Further, in the third step, the mixed Loss function is formed by combining a variation Log Cosh Dice Loss of a Dice Loss function Dice Loss and a Focal Loss function Focal Loss;

the Dice Loss function Dice Loss is defined as:

wherein X represents the prediction result of the model on the target image, and Y represents the real label of the target image;

said variant Log Cosh Dice Loss is defined as:

L _{log-cosh-Dice} ＝log(cosh(DiceLoss)

wherein the dash is defined as:

the Focal Loss function Focal Loss is defined as:

L _Focal ＝-α _t (1-p _t ) ^γ log(p _t )

wherein alpha is _t Is a balance factor for balancing the importance of positive and negative samples; gamma rayThe value is 2;

wherein p represents the probability that the predicted sample belongs to 1 (range is 0-1), and y represents the label;

the final mixing loss function is defined as:

further, the specific operation flow of the fourth step is as follows: inputting the preprocessed picture in the first step into a constructed U-Net3+ segmentation network, updating the network parameter weight, and verifying by using the picture of a verification set to obtain a network segmentation effect, and continuously storing a better network model to obtain the optimal network model.

In the fifth step, the test set picture is input into the optimal network model to obtain a segmentation effect picture, and the segmentation effect picture is compared with the experimental label picture to obtain segmentation accuracy.

In the sixth step, the segmentation effect map obtained in the fifth step is a gray level map, the segmentation effect map obtained in the fifth step is spliced according to the position of the first slice, the background filled in the first step is removed, and the segmentation effect map is mapped into the original picture according to the positions of the gray level maps to obtain the final segmentation map.

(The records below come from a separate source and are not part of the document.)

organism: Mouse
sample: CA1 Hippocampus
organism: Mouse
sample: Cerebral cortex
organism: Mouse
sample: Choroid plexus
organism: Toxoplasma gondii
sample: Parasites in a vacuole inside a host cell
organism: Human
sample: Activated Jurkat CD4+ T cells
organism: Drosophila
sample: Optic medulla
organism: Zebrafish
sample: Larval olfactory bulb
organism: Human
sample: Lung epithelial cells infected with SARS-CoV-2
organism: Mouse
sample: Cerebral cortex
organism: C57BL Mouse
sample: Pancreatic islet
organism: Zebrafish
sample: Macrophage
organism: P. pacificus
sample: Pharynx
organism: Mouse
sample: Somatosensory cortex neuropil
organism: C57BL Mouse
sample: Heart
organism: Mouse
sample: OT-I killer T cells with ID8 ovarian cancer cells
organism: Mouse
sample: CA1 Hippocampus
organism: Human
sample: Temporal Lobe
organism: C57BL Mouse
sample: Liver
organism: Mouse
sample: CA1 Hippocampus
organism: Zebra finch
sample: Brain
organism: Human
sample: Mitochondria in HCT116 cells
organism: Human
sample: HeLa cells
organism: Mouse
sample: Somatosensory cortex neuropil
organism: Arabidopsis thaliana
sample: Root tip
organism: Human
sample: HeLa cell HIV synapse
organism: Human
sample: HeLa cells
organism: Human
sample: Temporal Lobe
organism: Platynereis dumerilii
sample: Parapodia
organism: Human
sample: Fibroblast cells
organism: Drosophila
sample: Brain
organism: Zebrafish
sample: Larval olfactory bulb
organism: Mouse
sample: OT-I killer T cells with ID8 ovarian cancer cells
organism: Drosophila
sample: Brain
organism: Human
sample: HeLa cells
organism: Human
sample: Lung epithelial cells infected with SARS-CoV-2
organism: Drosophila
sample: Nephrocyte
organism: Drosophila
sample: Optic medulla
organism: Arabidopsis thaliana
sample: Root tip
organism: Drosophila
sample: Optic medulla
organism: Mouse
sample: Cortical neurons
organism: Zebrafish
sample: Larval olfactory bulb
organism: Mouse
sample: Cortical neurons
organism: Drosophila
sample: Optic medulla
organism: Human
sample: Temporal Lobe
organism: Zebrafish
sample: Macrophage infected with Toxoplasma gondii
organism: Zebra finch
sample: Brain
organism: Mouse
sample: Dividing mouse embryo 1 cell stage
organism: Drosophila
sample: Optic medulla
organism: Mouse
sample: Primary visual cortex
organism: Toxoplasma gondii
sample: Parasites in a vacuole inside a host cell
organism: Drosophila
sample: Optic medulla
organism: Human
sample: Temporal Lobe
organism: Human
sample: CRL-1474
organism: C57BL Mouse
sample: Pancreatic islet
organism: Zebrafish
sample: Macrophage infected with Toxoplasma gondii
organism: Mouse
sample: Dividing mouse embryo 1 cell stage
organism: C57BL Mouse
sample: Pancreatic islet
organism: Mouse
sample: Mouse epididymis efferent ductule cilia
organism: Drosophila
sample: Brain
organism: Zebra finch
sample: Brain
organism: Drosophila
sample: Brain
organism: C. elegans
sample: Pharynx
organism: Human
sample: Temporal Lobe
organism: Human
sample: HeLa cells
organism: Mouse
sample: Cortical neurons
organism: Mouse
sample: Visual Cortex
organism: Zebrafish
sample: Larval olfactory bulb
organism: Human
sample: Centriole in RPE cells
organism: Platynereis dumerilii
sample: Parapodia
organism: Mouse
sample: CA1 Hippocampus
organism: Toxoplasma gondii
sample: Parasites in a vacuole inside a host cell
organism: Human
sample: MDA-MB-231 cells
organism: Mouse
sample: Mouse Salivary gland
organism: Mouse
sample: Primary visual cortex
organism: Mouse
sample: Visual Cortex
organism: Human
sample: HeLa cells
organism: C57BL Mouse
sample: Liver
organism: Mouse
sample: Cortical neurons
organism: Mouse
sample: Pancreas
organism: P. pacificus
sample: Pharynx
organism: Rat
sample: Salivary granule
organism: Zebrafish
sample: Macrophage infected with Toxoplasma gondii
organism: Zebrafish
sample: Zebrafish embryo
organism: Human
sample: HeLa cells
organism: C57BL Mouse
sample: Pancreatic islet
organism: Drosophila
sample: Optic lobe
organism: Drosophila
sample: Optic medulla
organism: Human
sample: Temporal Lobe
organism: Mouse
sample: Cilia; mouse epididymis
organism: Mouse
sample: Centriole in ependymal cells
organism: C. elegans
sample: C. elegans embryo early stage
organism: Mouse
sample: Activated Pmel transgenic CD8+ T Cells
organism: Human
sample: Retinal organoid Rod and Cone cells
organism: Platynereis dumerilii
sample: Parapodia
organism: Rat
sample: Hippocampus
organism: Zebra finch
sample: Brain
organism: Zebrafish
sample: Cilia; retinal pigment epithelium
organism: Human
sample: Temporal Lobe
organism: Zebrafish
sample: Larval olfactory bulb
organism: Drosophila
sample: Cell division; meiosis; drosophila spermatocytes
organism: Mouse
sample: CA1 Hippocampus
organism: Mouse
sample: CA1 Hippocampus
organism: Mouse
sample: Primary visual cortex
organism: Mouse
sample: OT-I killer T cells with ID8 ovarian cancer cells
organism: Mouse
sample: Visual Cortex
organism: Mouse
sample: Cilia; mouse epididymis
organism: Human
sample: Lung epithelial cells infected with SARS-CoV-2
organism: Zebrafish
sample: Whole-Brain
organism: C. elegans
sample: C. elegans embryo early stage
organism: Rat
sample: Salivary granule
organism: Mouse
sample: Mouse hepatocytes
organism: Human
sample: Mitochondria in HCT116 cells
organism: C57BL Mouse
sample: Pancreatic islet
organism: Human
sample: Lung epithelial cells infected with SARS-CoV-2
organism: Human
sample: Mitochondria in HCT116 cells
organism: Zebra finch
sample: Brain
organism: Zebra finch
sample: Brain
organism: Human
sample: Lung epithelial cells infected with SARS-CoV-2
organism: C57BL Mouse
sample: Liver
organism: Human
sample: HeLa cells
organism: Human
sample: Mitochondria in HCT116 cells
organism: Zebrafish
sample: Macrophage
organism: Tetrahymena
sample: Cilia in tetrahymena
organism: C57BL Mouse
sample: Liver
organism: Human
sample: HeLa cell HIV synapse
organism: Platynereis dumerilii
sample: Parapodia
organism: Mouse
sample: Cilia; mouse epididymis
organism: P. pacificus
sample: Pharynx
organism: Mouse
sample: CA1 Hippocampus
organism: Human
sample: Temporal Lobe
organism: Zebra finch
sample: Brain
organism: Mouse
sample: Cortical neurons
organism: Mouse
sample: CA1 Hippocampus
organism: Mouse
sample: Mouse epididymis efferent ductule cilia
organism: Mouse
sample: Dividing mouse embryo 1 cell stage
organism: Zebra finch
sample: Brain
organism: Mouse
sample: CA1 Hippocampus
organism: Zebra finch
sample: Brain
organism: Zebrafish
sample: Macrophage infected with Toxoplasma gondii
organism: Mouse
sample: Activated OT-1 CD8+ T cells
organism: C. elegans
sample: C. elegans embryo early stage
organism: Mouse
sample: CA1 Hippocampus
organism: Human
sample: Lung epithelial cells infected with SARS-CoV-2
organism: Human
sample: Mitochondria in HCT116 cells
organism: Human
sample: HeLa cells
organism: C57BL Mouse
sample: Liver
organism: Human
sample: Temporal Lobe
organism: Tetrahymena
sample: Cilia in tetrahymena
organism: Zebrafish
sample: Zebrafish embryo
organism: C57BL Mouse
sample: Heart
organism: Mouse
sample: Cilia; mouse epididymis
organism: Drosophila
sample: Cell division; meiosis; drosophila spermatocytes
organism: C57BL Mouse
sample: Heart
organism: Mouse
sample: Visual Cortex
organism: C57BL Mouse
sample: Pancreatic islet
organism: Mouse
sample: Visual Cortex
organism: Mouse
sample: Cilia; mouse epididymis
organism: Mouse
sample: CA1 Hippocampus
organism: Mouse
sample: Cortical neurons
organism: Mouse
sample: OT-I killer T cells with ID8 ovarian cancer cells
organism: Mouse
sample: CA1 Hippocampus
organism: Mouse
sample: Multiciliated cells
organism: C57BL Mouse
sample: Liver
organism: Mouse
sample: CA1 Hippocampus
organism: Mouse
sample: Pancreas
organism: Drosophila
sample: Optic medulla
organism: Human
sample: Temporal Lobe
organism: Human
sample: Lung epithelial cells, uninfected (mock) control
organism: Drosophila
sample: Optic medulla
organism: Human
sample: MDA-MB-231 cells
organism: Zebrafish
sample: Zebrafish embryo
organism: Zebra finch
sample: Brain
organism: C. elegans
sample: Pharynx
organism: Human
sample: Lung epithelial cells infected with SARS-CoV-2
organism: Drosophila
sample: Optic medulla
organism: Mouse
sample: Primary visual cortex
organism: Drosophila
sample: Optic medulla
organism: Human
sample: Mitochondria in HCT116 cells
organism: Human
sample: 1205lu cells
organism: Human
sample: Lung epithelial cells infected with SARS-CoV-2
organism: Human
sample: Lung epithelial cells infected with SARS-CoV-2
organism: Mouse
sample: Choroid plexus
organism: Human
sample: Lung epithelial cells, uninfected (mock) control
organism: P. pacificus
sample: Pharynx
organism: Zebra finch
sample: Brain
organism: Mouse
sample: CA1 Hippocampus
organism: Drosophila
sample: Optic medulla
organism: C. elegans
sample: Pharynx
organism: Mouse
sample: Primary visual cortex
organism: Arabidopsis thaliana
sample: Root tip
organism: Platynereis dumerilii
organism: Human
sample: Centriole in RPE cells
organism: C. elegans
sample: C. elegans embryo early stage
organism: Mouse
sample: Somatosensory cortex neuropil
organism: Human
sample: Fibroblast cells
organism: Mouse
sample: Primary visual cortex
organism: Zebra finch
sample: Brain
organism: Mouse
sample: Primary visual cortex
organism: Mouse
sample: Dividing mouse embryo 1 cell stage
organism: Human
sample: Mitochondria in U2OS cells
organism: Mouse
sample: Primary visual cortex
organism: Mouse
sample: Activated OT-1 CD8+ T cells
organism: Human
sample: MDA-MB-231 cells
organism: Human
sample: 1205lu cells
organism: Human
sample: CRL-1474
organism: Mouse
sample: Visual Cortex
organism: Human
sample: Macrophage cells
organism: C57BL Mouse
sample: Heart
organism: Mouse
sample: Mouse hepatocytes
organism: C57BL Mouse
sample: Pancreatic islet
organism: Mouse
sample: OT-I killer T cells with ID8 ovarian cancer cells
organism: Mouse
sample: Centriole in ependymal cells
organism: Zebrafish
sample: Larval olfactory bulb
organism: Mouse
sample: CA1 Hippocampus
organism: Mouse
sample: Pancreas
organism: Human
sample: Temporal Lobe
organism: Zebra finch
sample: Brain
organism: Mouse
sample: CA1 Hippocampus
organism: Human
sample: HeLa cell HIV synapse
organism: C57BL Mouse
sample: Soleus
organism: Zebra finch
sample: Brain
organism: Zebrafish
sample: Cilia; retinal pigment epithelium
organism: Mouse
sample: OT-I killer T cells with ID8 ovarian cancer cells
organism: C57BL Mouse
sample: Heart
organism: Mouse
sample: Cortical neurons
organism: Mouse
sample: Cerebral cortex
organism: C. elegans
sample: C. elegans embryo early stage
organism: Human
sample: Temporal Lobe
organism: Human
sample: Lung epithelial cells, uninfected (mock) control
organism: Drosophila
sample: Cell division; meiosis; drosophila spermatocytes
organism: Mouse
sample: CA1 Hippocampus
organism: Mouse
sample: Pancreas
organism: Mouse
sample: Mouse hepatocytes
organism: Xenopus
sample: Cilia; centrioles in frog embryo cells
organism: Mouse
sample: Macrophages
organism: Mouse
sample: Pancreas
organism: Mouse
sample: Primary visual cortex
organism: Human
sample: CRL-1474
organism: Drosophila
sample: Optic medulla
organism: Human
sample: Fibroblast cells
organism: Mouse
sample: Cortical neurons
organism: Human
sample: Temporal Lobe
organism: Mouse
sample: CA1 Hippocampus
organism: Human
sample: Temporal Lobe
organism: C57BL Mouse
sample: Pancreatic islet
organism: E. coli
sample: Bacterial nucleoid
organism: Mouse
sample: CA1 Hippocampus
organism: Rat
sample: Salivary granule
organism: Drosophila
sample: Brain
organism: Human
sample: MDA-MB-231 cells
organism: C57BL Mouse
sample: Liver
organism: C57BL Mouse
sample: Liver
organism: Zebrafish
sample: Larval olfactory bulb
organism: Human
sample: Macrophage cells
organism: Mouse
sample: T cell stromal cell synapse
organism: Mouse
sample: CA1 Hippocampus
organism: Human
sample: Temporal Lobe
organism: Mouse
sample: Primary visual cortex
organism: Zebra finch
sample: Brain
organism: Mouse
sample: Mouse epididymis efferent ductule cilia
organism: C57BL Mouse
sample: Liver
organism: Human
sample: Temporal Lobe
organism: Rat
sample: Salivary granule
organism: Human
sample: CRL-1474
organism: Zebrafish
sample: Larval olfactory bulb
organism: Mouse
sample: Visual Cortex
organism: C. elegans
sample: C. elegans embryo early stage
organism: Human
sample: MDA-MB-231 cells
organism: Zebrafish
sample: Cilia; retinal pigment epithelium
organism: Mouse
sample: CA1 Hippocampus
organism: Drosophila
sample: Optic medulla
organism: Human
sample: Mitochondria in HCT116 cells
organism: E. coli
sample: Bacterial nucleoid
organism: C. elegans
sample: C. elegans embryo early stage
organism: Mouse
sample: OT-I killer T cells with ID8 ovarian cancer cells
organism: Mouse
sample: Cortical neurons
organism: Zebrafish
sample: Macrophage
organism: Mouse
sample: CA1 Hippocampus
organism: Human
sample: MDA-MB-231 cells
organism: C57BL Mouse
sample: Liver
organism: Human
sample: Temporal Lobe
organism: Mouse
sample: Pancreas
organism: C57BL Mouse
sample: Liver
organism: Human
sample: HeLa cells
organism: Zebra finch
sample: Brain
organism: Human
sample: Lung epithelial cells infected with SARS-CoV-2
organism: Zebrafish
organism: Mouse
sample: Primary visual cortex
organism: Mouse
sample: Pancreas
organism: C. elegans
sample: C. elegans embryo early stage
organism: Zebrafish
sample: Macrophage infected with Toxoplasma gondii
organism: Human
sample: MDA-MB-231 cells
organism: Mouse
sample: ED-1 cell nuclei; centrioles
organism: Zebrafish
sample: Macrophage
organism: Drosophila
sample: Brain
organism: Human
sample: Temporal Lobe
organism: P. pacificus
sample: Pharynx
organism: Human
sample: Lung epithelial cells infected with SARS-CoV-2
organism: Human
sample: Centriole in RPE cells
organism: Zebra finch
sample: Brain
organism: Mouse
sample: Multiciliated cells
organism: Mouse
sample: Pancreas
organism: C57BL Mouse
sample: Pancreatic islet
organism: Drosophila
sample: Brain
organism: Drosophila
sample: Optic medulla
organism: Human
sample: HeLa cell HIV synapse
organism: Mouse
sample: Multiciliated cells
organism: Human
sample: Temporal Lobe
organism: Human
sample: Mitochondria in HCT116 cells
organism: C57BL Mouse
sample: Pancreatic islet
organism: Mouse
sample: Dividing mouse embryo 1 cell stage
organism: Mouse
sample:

The beneficial effects of the invention are as follows:

the remote sensing semantic segmentation method based on U-Net3+ solves the problems that a plurality of current remote sensing semantic segmentation networks are too complex, the model calculation amount is large, the remote sensing image segmentation precision is low, the data category is unbalanced and the occupied resources are high. The invention mainly aims to allocate each pixel in the remote sensing image to different semantic categories so as to realize fine classification and segmentation of the surface features. The method aims at converting the complex and changeable remote sensing image into pixel-level semantic information so as to further understand and analyze various objects, landforms and environments on the ground surface. According to the invention, through the improvement of a segmentation network, a multi-scale feature extraction module is introduced to extract image features from multi-scale directions; simultaneously introducing a residual CBAM attention module to make the network focus on the target area; in addition, the invention introduces a new loss function to balance the category in the sample, overcomes the problem of unbalanced category and improves the segmentation precision of remote sensing semantic segmentation. According to the invention, the network model is subjected to light weight treatment, the network parameter calculation amount and the network complexity are relatively low, the occupied calculation resources are less, and the subsequent arrangement and implementation are facilitated.

Drawings

FIG. 1 is a flow chart of a remote sensing semantic segmentation method based on U-Net3+.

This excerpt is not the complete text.